Until recently Linux ipv6 stack was lagging behind in this regard, and ICMP errors could have been misrouted when multipath routing was in use, thus creating the mentioned PMTU black hole.

This is no longer the case in Linux v4.14 and later, where ICMPv6 error messages get routed as expected. Similar to ipv4 stack, the ipv6 routing code does now consider the header fields of a packet carried as ICMPv6 error message payload to do the right thing (ip6_multipath_l3_keys()).

However, this alone is not enough in case of IPv6. It is also needed for the endpoints (servers) behind the ECMP router to be configured to use IPv6 Flow Label reflection. This is because the Flow Label affects the path selection when ECMP is used. As proposed by RFC 6438, the Flow Label field is one of the header fields used as input to the multipath hash. Thanks to it the network flows between two hosts can be spread across multiple paths without inspecting L4 headers.

Under Linux, Flow Label reflection can be enabled per network namespace by setting a kernel parameter:

sysctl -q -w net.ipv6.flowlabel_reflect=1

Patches that enable ICMPv6 error routing with ECMP have been contributed by yours truly (Red Hat):

  1. 22b6722bfa59 ipv6: Add sysctl for per namespace flow label reflection
  2. 29825717123f net: Extend struct flowi6 with multipath hash
  3. 23aebdacb05d ipv6: Compute multipath hash for ICMP errors from offending packet
  4. 956b45318a27 ipv6: Fold rt6_info_hash_nhsfn() into its only caller
  5. b673d6cceae2 ipv6: Use multipath hash from flow info if available

Weighted ECMP with IPv6

With the release of the still fresh v4.16 Linux kernel, ipv6 stack has gained support for weighted ECMP routing (aka non-equal cost multipath routing). It is an upgrade since the last time we've taken a look at it in part 2 of this series, which puts multipath routing support for IPv6 on par with IPv4.

The next-hop mapping algorithm has been switched from Modulo-N to Hash-Threshold thus making it possible to easily add support for next-hop weight by appropriately scaling the range of hash values that map to the hop.

From the code side, rt6_info structure (which corresponds to fib_info in the ipv4 stack) has gained a rt6i_nh_upper_bound field to track the per next-hop multipath hash value range size, while rt6_multipath_select() has been updated to work with these ranges.

We can test it out with a simple 4-namespace setup that simulates a client issuing requests to a couple of web servers.

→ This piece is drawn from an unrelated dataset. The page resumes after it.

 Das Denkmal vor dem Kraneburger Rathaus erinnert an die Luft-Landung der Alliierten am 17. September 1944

Requests get spread between the servers by an ECMP router that sits in between in an amount directly proportional to the next-hop weight.

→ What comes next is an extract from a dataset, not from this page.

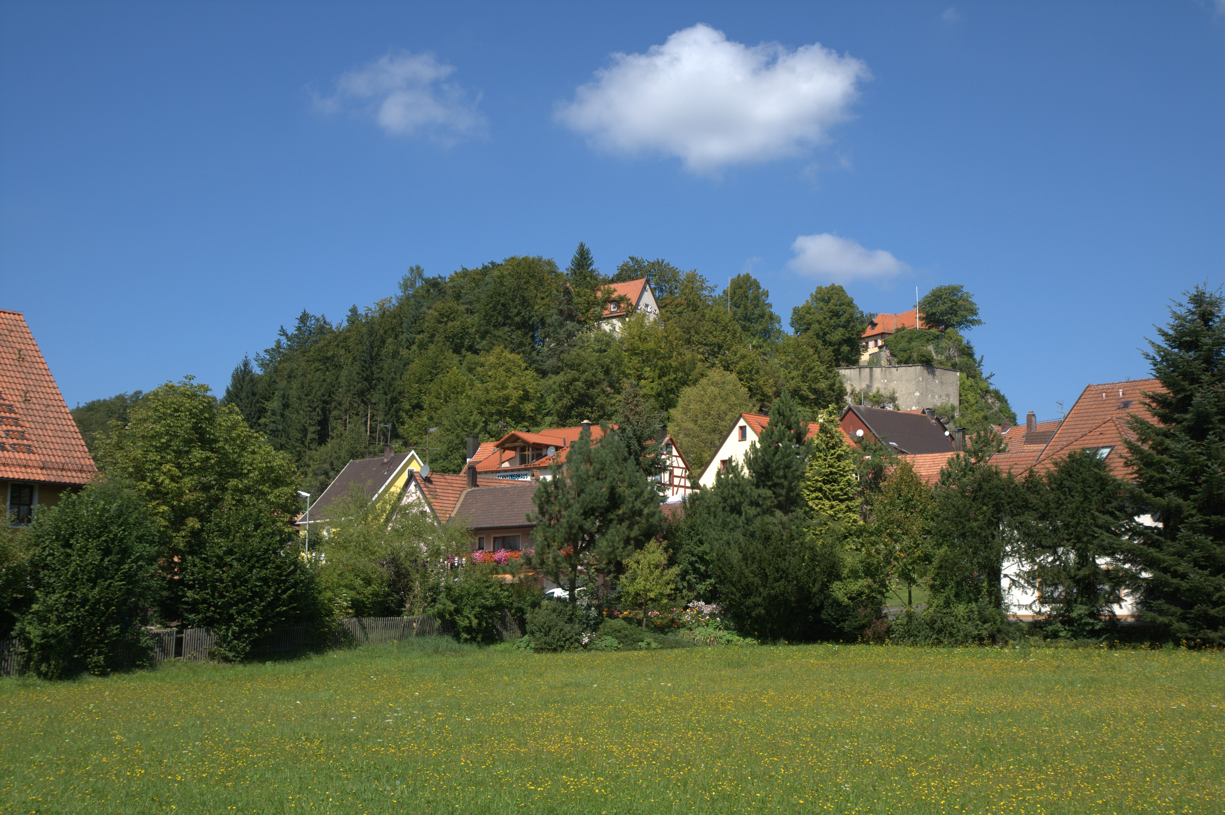 Burg Betzenstein - Ansicht des Burgberges aus südöstlicher Richtung

ip netns exec router ip -6 route add fc00::1/128 \
  nexthop via fd01::2 dev router-server1 weight $SERVER1_WEIGHT \
  nexthop via fd02::2 dev router-server2 weight $SERVER2_WEIGHT

ip netns exec server1 \
  socat -6 TCP-LISTEN:80,crlf,reuseaddr,fork SYSTEM:"echo server1" &
ip netns exec server2 \
  socat -6 TCP-LISTEN:80,crlf,reuseaddr,fork SYSTEM:"echo server2" &

for ((i = 0; i < NUM_REQUESTS; i++)); do
     ip netns exec client curl -s 'http://[fc00::1]'
done | sort | uniq -c

See for a complete script that sets up and runs the test. The expected result here is that server2 responds to roughly twice as many requests as server1 on a v4.16 or newer kernel:

# uname -r
# ./
* Creating namespaces
* Linking namespaces
* Assigning addresses
* Configuring routes
* Bringing up HTTP servers
* Testing request load balancing
     36 server1
     64 server2
* Killing HTTP servers
* Destroying namespaces

Patches for weighted ECMPv6 support have been contributed by Ido Schimmel (Mellanox):

  1. d7dedee184e7 ipv6: Calculate hash thresholds for IPv6 nexthops
  2. 7696c06a189c ipv6: Use a 31-bit multipath hash
  3. 3d709f69a3e7 ipv6: Use hash-threshold instead of modulo-N
  4. 398958ae48f4 ipv6: Add support for non-equal-cost multipath


[1]Here the ICMP Packet Too Big refers collectively to ICMPv4 Destination Unreachable, Fragmentation Required message as well as to the ICMPv6 Packet Too Big message.
[2]Sometimes referred to as anycast environments.